A field definition is a dictionary where the keys are the fields that will be used for training a model and the values are the field specification

Field types include

  • String
  • Custom
  • LatLong
  • Set
  • Interaction

String Types

A 'String' type field must have as its key a name of a field as it appears in the data dictionary and a type declaration ex. {'Phone': {type: 'String'}} The string type expects fields to be of class string. Missing data should be represented as an empty string ''

String types are compared using affine gap string distance.

Custom Types

A 'Custom' type field must have as its key a name of a field as it appears in the data dictionary, at 'type' declaration, and a 'comparator' declaration. The comparator must be a function that can take in two field values and return a number or a numpy.nan (not a number, appropriate when a distance is not well defined, as when one of the fields is missing).

Example custom comparator:

def sameOrNotComparator(field_1, field_2) :
    if field_1 and field_2 :
        if field_1 == field_2 :
            return 1
        else:
            return 0
    else :
        return numpy.nan

Field definition:

{'Zip': {'type': 'Custom', 
         'comparator' : sameOrNotComparator}} 

LatLong

A 'LatLong' type field must have as its key a name of a field as it appears in the data dictionary, at 'type' declaration. LatLong fields are compared using the Haversine Formula. A 'LatLong' type field must consist of tuples of floats corresponding to a latitude and a longitude. If data is missing, this should be represented by a tuple of 0s (0.0, 0.0)

{'Location': {'type': 'LatLong'}} 

Set

A 'Set' type field must have as its key a name of a field as it appears in the data dictionary, at 'type' declaration. Set fields are compares sets using the Jaccard index. Missing data is on implemented for this field type.

{'Co-authors': {'type': 'Set'}} 

Interaction

An interaction type field can have as it's key any name you choose, a 'type' declaration, and an 'Interaction Fields' declaration. An interaction field multiplies the values of the declared fields.

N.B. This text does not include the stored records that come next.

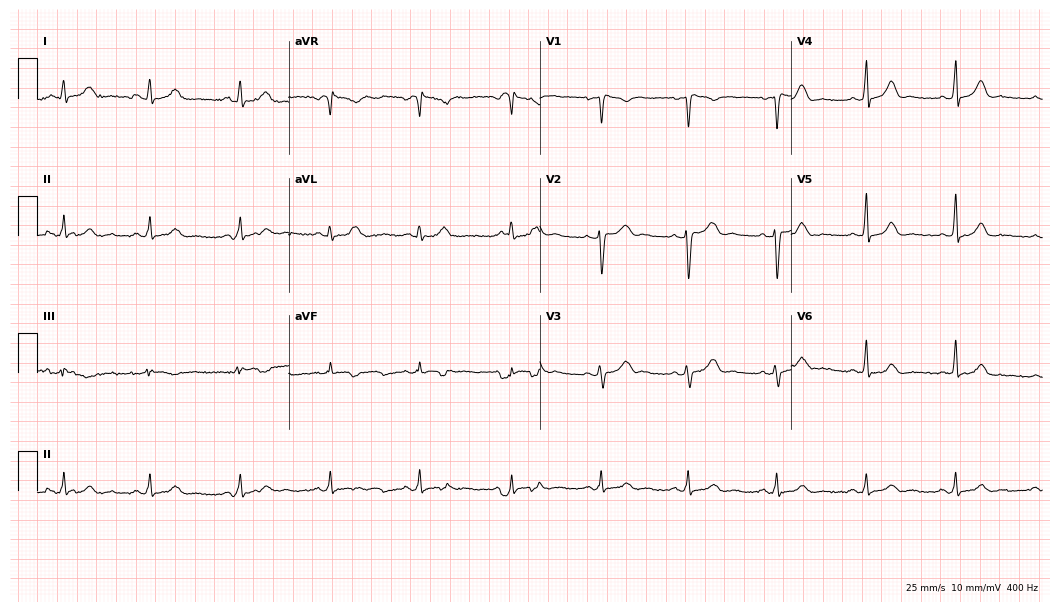
Electrocardiogram, a 27-year-old female patient. Of the six screened findings (first-degree AV block, right bundle branch block (RBBB), left bundle branch block (LBBB), sinus bradycardia, atrial fibrillation (AF), sinus tachycardia), none is recorded.
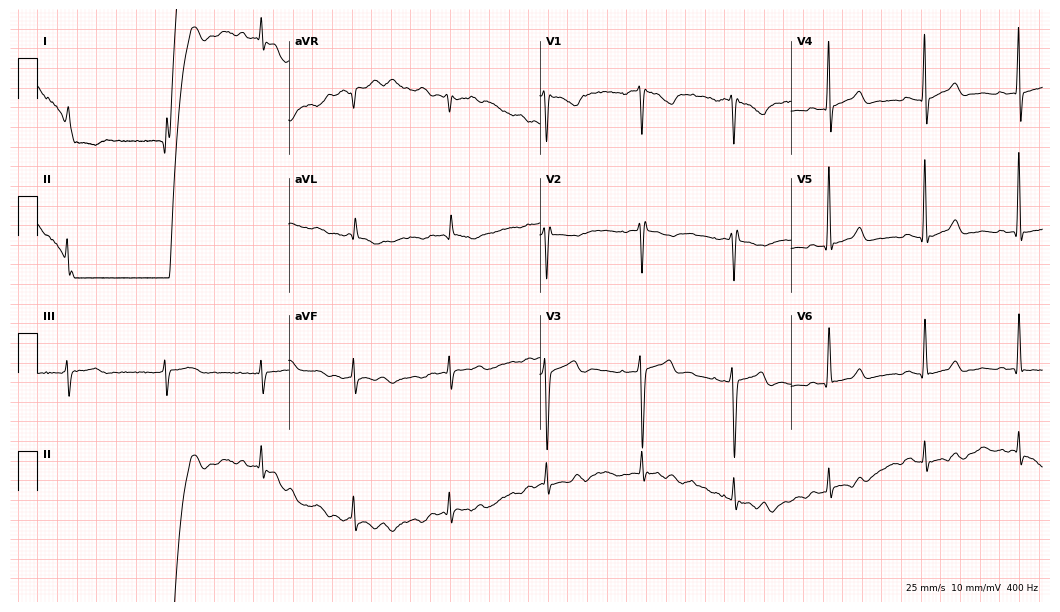
ECG — a male patient, 34 years old. Screened for six findings — first-degree AV block, right bundle branch block (RBBB), left bundle branch block (LBBB), sinus bradycardia, atrial fibrillation (AF), sinus tachycardia — none is recorded. Only these six findings were labelled.
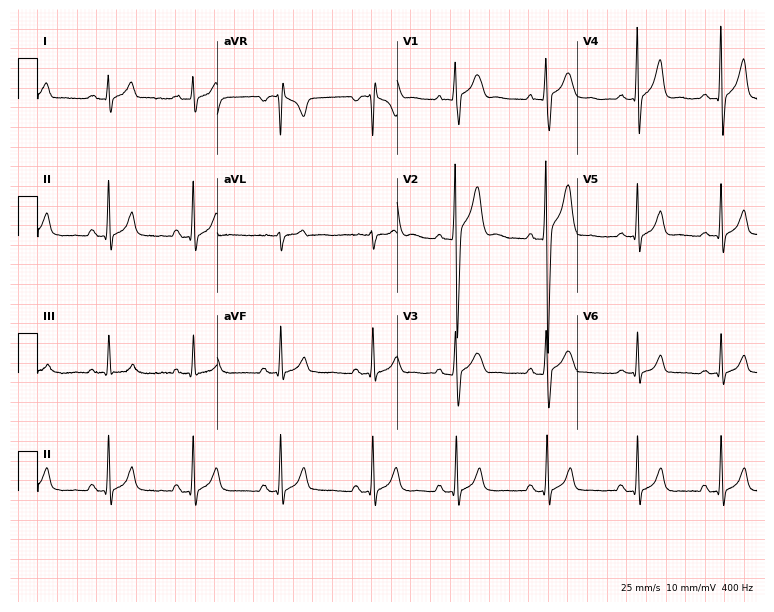
Electrocardiogram (7.3-second recording at 400 Hz), a male patient, 18 years old. Overall reading on record: normal ECG.
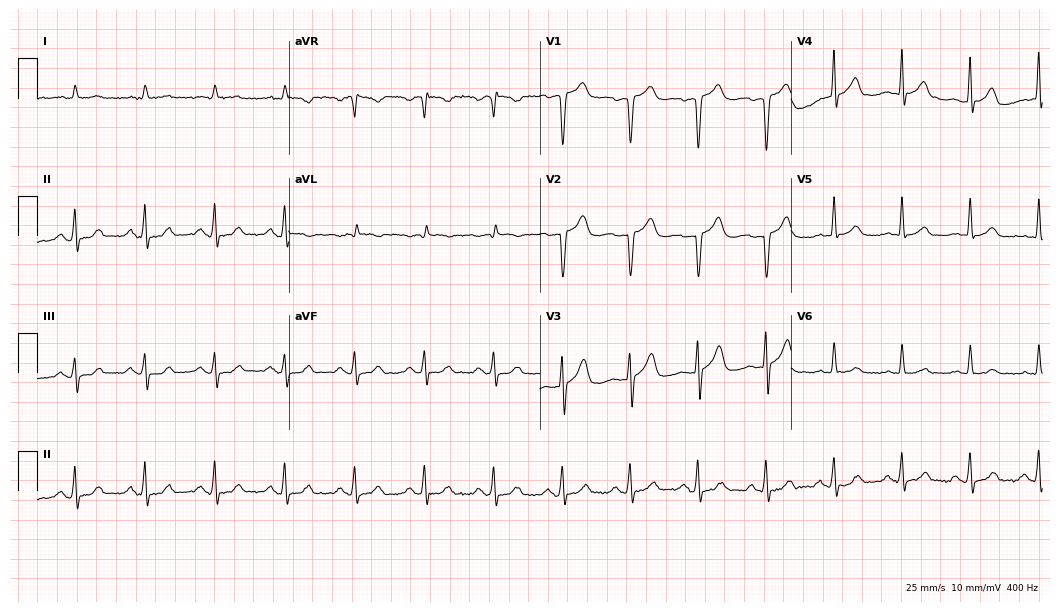
ECG — a male, 79 years old. Labelled as a normal ECG.
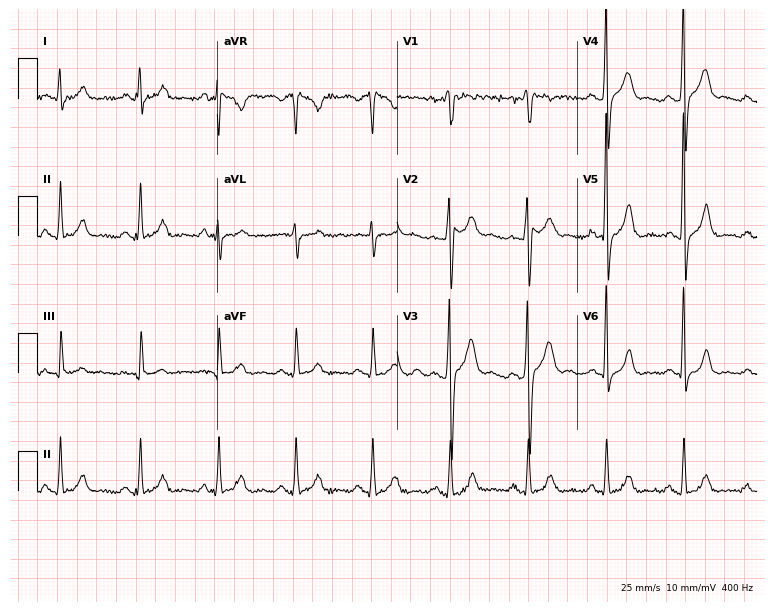
12-lead ECG from a man, 38 years old. No first-degree AV block, right bundle branch block, left bundle branch block, sinus bradycardia, atrial fibrillation or sinus tachycardia recorded for this tracing. Only these six findings were labelled.
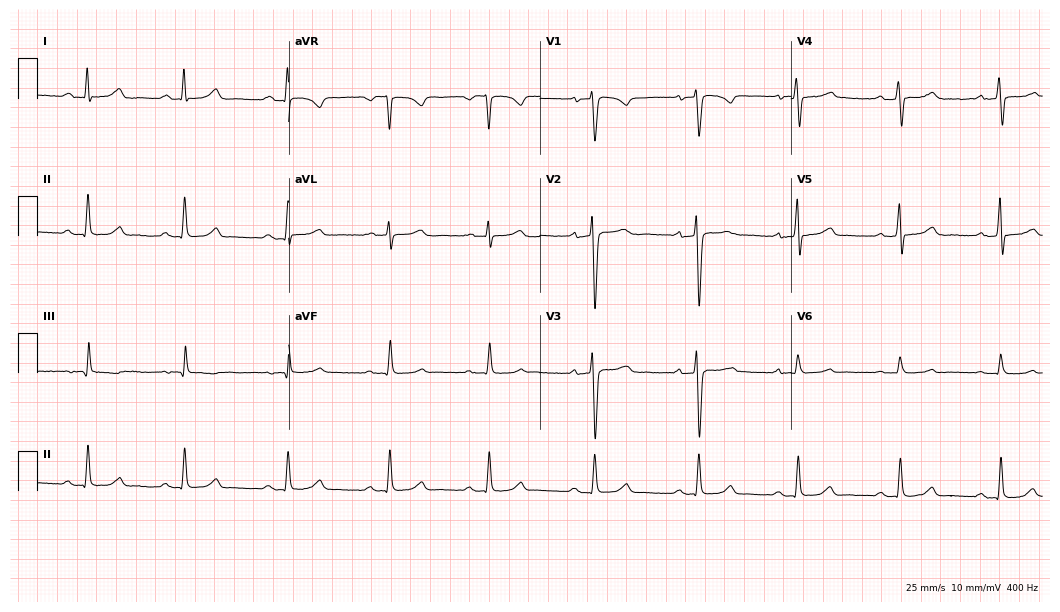
Resting 12-lead electrocardiogram. Patient: a 35-year-old male. Read as a normal ECG.

The 'Interaction Fields' must be a sequence of names of other fields you have defined in your field definition.

Interactions are good when the effect of two predictors is not simply additive.

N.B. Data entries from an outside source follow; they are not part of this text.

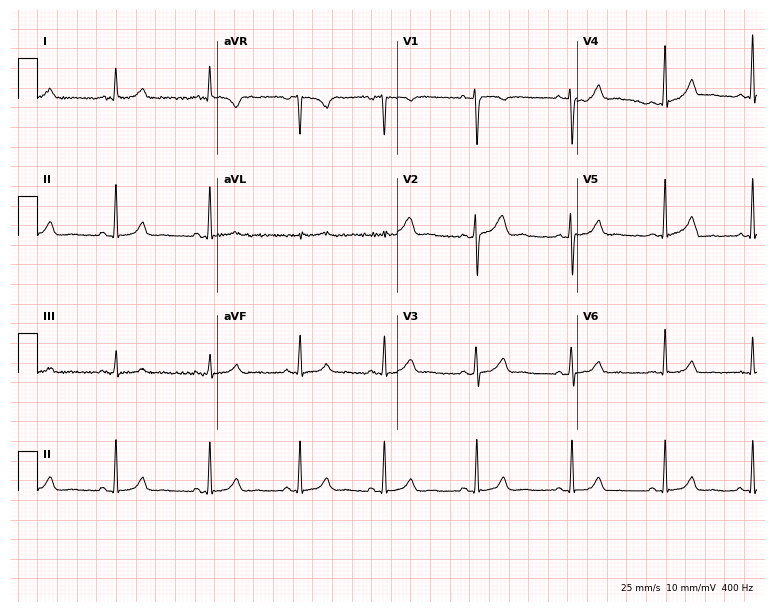
Standard 12-lead ECG recorded from a woman, 33 years old (7.3-second recording at 400 Hz). None of these six findings is recorded: first-degree AV block, right bundle branch block, left bundle branch block, sinus bradycardia, atrial fibrillation, sinus tachycardia.
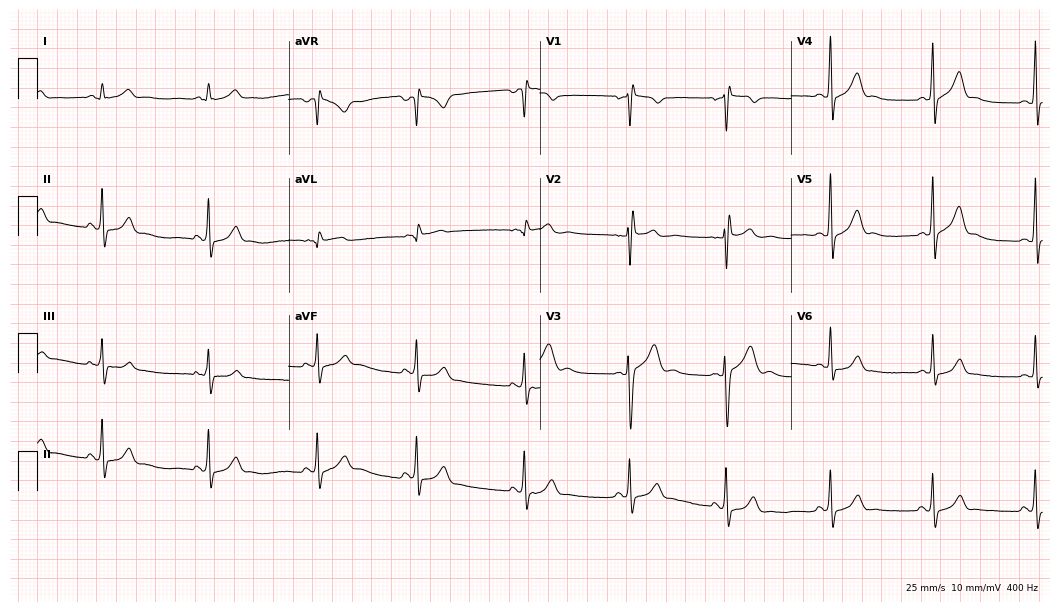
Resting 12-lead electrocardiogram (10.2-second recording at 400 Hz). Patient: a male, 21 years old. None of these six findings is recorded: first-degree AV block, right bundle branch block (RBBB), left bundle branch block (LBBB), sinus bradycardia, atrial fibrillation (AF), sinus tachycardia. Other findings, if any, are not listed.
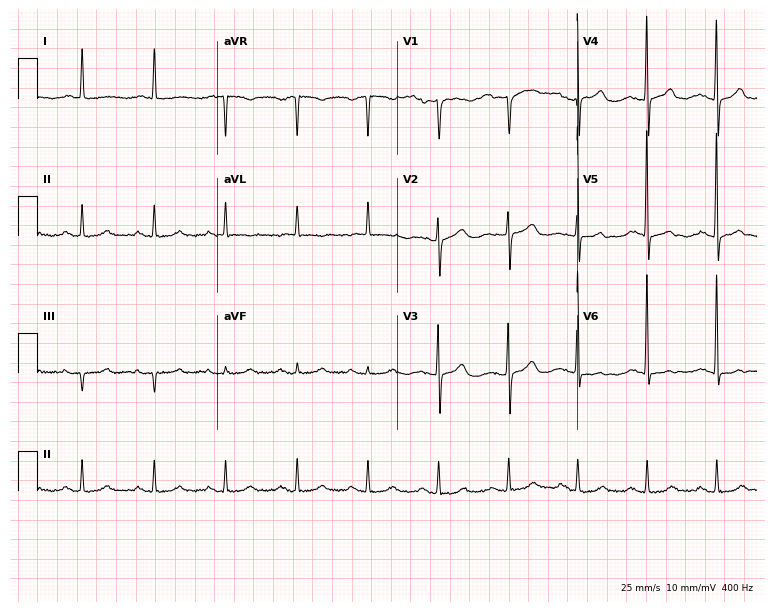
Resting 12-lead electrocardiogram. Patient: a female, 79 years old. Read as a normal ECG.
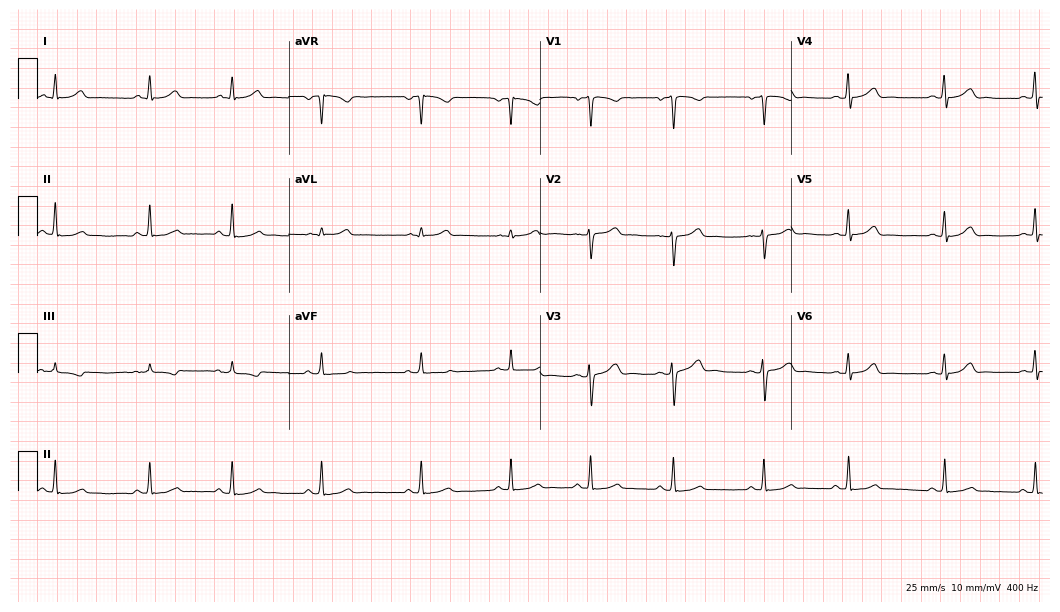
Standard 12-lead ECG recorded from a 22-year-old female patient. Read as a normal ECG.
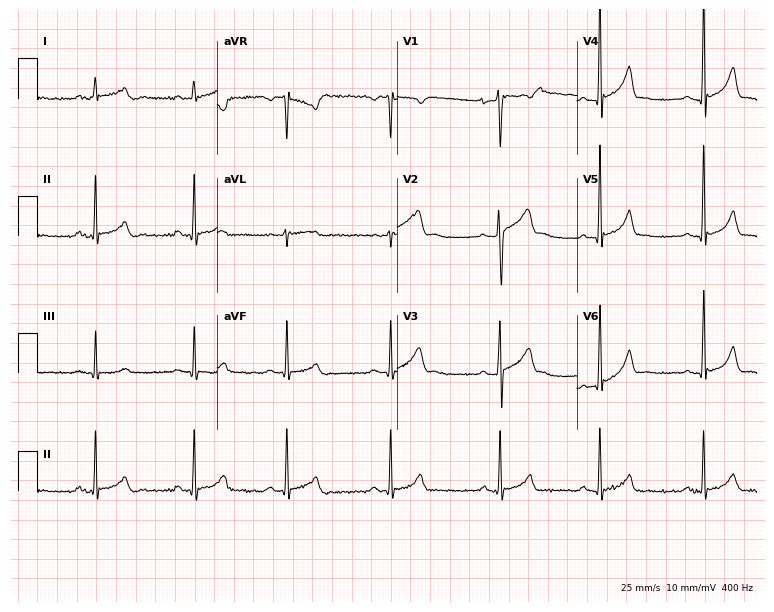
Resting 12-lead electrocardiogram. Patient: a 20-year-old male. Read as a normal ECG.

{'Name'    : {'type', 'String'}, 
 'Zip'     : {'type': 'Custom', 
              'comparator' : sameOrNotComparator},
 'Name-Zip : {'type': 'Interaction', 
              'Interaction Fields' : ['Name', 'Zip]}} 

Categorical

Categorical variables are useful when you are dealing with qualitatively different types of things. For example, you may have data on businesses and you find that taxi cab businesses tend to have very similar names but law firms don't. Categorical variables would let you indicate whether two records are both taxi companies, both law firms, or one of each.

Dedupe would represents these three possibilities using two dummy variables:

taxi-taxi      0 0
lawyer-lawyer  1 0
taxi-lawyer    0 1

A categorical field declaration must include a list of all the different strings that you want to treat as different categories.

So if you data looks like this

'Name'          'Business Type'
AAA Taxi        taxi
AA1 Taxi        taxi
Hindelbert Esq  lawyer

You would create a definition like:

{'Business Type'    : {'type', 'Categorical',
                       'Categories' : ['taxi', 'lawyer']}}

Source

Usually different data sources vary in how many duplicates are contained within them and the patterns that make two pairs of records likely to be duplicates. If you are trying to link records from more than one data set, it can be useful to take these differences into account.

If your data has a field that indicates its source, something like

'Name'         'Source'
John Adams     Campaign Contributions
John Q. Adams  Lobbyist Registration
John F. Adams  Lobbyist Registration

You can take these sources into account by the following field definition.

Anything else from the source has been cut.